At his new school in Singapore, his teachers immediately identified his gross motor skills as being far behind. I wasn’t really aware until it was brought to my attention. He couldn’t jump, his balance was poor, coordination, lacking. I took him to the pediatrician and she sent us to the cardiologist (heart murmur), GI (weight), neurologist (seizures?), endocrinologist (growth), and genetics (answers). It was an extensive work up and there were many flags though nothing diagnostic. Little did I know that medical crises to come.

I wrote out some notes on his medical journey. It has been extensive, and pulled us in many directions. When doctors ask for a medical history, it is not easy to start. Where? What is relevant?

1. Pregnancy and birth
   1. Born at exactly 40 weeks of pregnancy after an artificially induced labor that lasted approximately 5 hours
   2. Birth weight 8lbs, 5 oz
   3. APGARS, perfect

2. Birth-3years
   1. Some feeding problems were observed early on
   2. Breastfeeding was stopped at 8 months due to slow growth and poor feeding. Switching to formula made these issues worse. He would vomit cow’s milk formula. Tried soy based formula, same result. He would not accept hydrolyzed formula. Eventually found an organic formula for toddlers (milk based) that he did ok with.
   3. Milestones were achieved at the later end of normal development. He walked at 18 months.
   4. He was under the care of a GI doctor in NYC. They tested him for celiac disease and cystic fibrosis (sweat test) Both were negative.

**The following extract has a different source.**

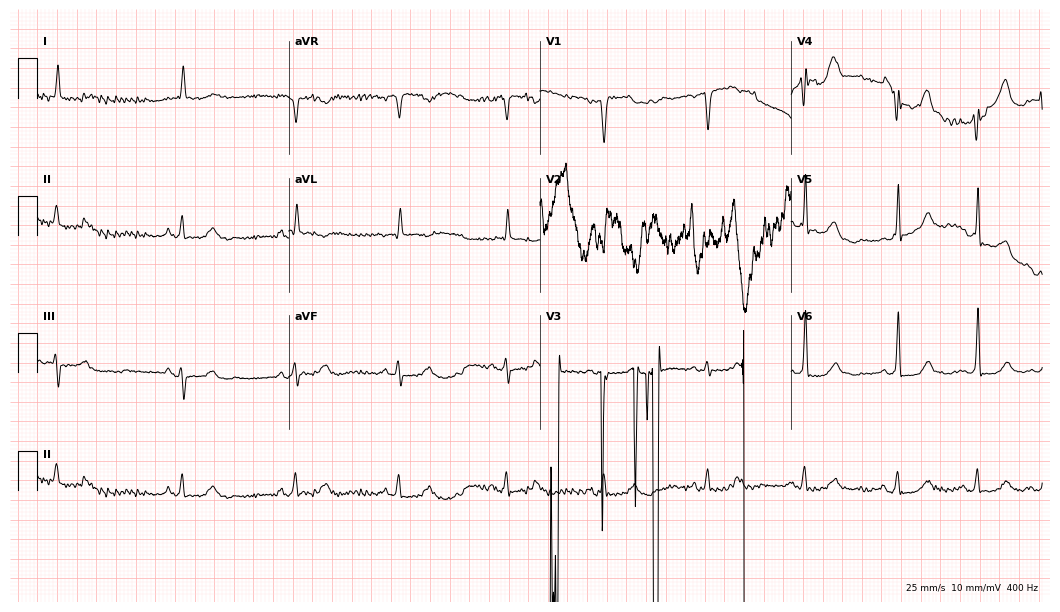
Resting 12-lead electrocardiogram. Patient: an 83-year-old female. None of these six findings is recorded: first-degree AV block, right bundle branch block, left bundle branch block, sinus bradycardia, atrial fibrillation, sinus tachycardia. Findings outside these six are not listed.

   5. He started having white poops as a toddler. This went on for weeks. Later he started having dark grainy poops. Then he went back to having white poops. We went through this cycle a few times. Lots of testing, no diagnosis other than blood in the stool. He also experienced ongoing large, bulky, greasy, and light colored and foul smelling poops. Eventually with potty training, I stopped seeing the poop and didn’t realize there were continuing issues until a number of years later in Singapore

3. Age 4-9 
   1. We moved to Singapore in December 2010 when he was 4 years old.
   2. I enrolled him in a Chinese immersion preschool and they noticed that he had physical delays in both fine motor and gross motor skills. He couldn’t jump with both feet off the floor. He had significant coordination problems. He struggled to write and use scissors (Chinese kids all start writing very young, so I figured they were being too aggressive)

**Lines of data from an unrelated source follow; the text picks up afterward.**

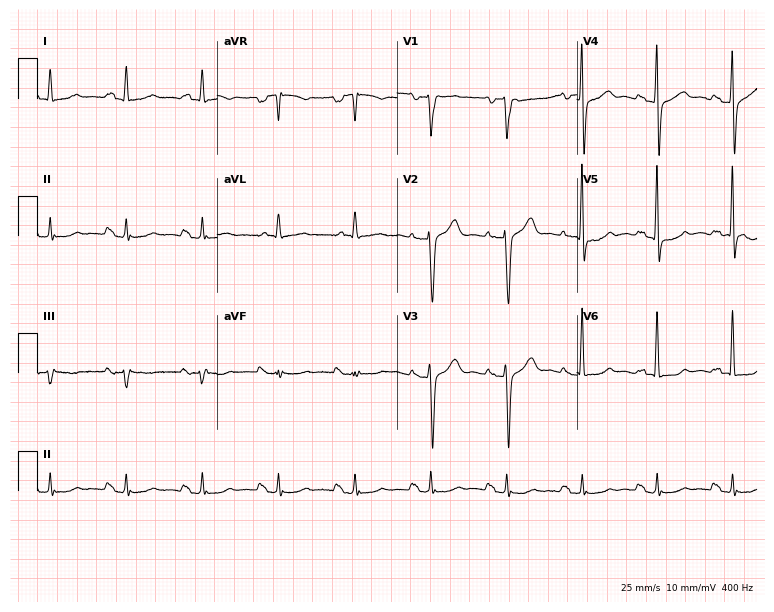
Resting 12-lead electrocardiogram. Patient: a 77-year-old man. None of these six findings is recorded: first-degree AV block, right bundle branch block, left bundle branch block, sinus bradycardia, atrial fibrillation, sinus tachycardia.
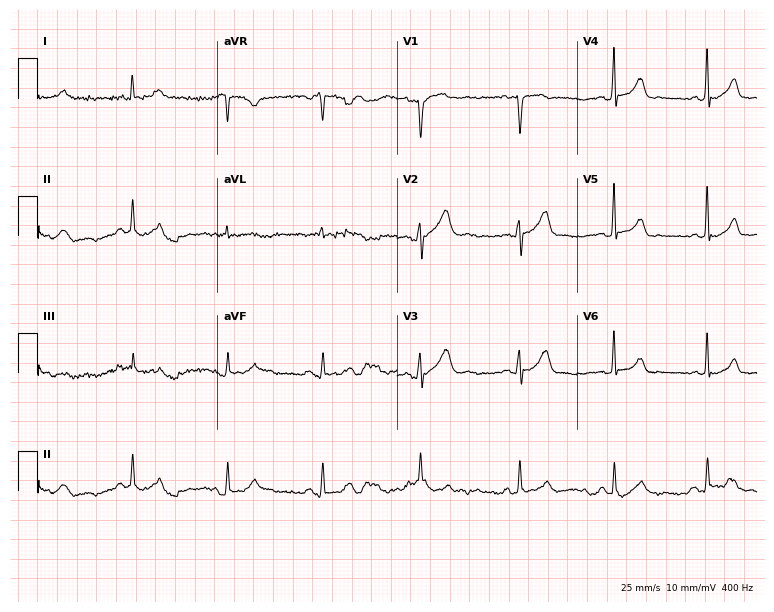
Electrocardiogram (7.3-second recording at 400 Hz), a male, 69 years old. Overall reading on record: normal ECG.
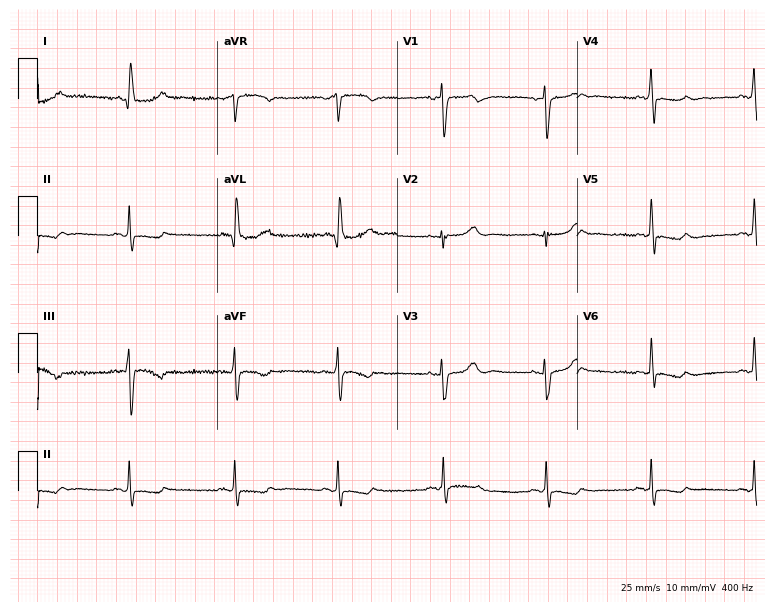
Resting 12-lead electrocardiogram (7.3-second recording at 400 Hz). Patient: a 64-year-old woman. None of these six findings is recorded: first-degree AV block, right bundle branch block, left bundle branch block, sinus bradycardia, atrial fibrillation, sinus tachycardia. Other findings, if any, are not listed.
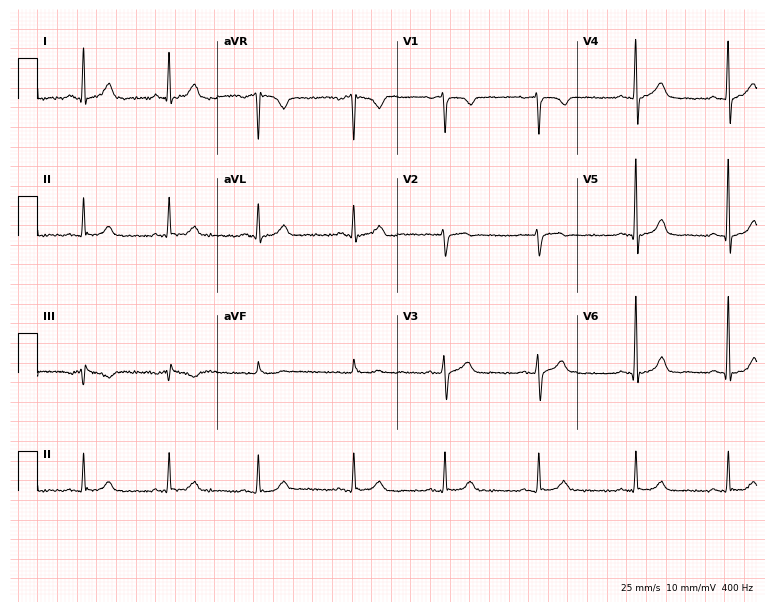
Standard 12-lead ECG recorded from a 49-year-old man (7.3-second recording at 400 Hz). Read as a normal ECG.
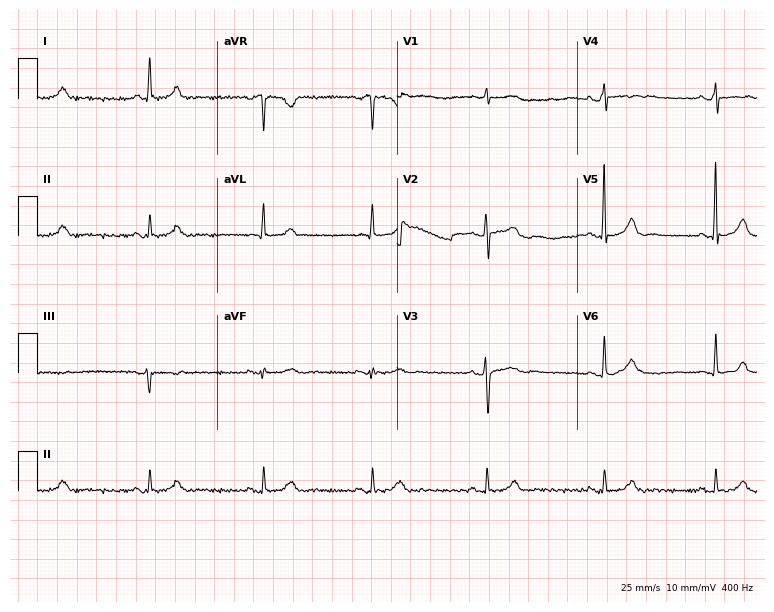
Standard 12-lead ECG recorded from a 44-year-old woman (7.3-second recording at 400 Hz). Read as a normal ECG.
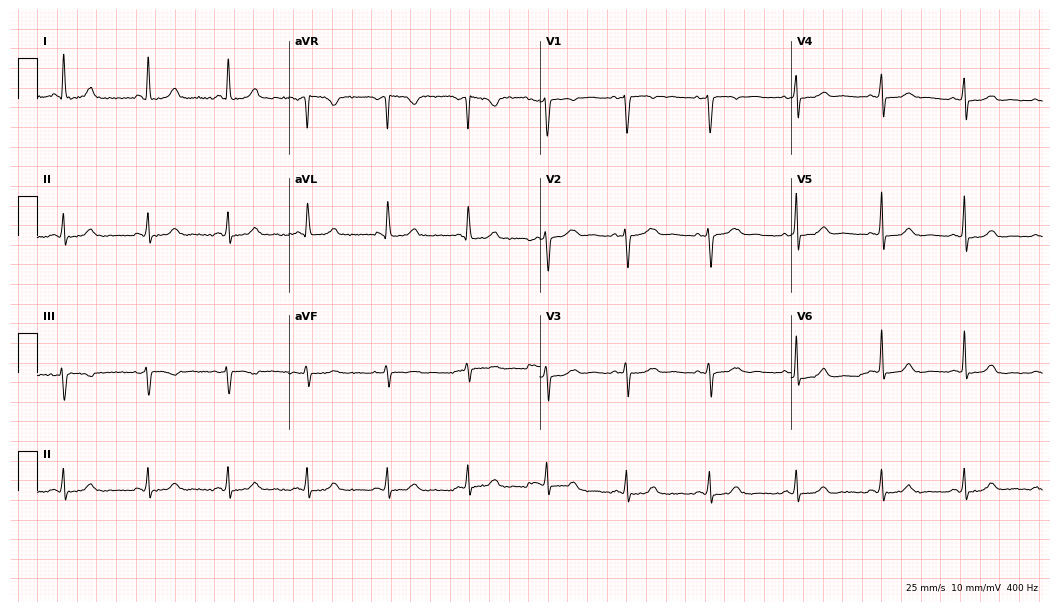
ECG — a 42-year-old female patient. Labelled as a normal ECG.

   3. The Chinese school also weighs and measures the kids regularly and he was small by Chinese standards. His weight was always low.
   4. The school called frequently to have me pick him up because he would throw up after eating or he would lay down and during the day and sleep. He didn’t have a fever. He wasn’t sick, but he was not eating and not acting normally.

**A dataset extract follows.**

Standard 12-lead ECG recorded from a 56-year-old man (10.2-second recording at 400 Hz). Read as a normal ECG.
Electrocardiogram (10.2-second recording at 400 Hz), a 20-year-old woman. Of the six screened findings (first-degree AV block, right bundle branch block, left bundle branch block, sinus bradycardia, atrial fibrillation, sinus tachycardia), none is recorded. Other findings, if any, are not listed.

   5. Once he started throwing up, it would go on for hours. After the first couple of times during a vomiting episode, he would dry heave or vomit bile.
   6. I started taking him to the emergency room during these episodes and they would administer an antiemetic and send us home.
   7. I finally scheduled an appointment with his pediatrician to go over all these things and she sent us to see a cardiologist, neurologist, endocrinologist, and geneticist. Cardiology noticed a heart murmur, but an echocardiogram revealed it to be insignificant. The neurologist did a few exams including an EEG and MRI. Both were normal. The geneticist did a microarray and it showed a 261kb deletion at 17q21.33. The endocrinologist suspected growth hormone insufficiency and blood testing confirmed low IGF1. After multiple tests showing low IGF1 and high growth hormone the doctor suggested we try growth hormone injections. We went through with these injections for 3 weeks. Retesting IGF1 showed a small improvement in growth hormone.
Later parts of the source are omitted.